The comic below presents a brief example with jelly beans assuming that we claim significance for an event occurring with probability 0.05 (1 in 20) or less. Notice that the scientists use 20 colors of jelly beans and find that green ones ’cause’ acne. Running so many tests—without adjusting down the probability of the event that we would call significant, so p needs to be much smaller than 0.05 to be significant—results in wrong conclusions.

XKCD explaining significance (click for original, larger version). p refers to the probability of observing that result if jelly beans have no effect on acne.

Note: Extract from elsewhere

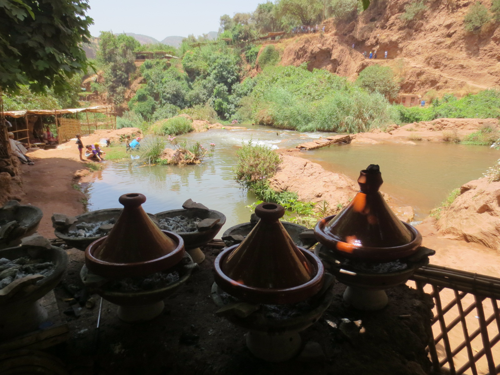 Ouzoud Falls

XKCD explaining significance (click for original, larger version).

In the pig paper there are 8 tests in Table 2, 18 (or 15 with some value) in Table 3, 8 in Table 4 and 17 in Table 5 for a total of 49 (or 46 with some testable values). In fact one would expect to find a couple of significant results (at 0.05 or 1 in 20) by chance even if there are absolutely no differences in reality.

Add to this that many of the tests are unnecessary, because they are performing the wrong type of analysis. For example, there are four separate analyses for stomach inflammation; however, the analysis ignores the type of variable one is testing as I point out in a previous post.

This is why, if I were Monsanto, I would use the paper as evidence supporting the idea that there is no difference between the two diets:

  1. the paper was ‘independent’ (although the authors have a clear anti-GM bias) and
  2. when running proper analyses (accounting for the type of variable and the number of tests that one is running) no difference is statistically significant.

P.S. 2013-06-21. 15:38 NZST A footnote about data availability: it is becoming increasingly common to make both the data and code used to analyze the data available when publishing (part of Open Science). I would expect that a paper that is making bold claims that could have policy implications would provide those, which does not happens in this case. However, the publication does include part of the data in results Tables 3 & 4, in the counts of pigs under different classes of inflammation.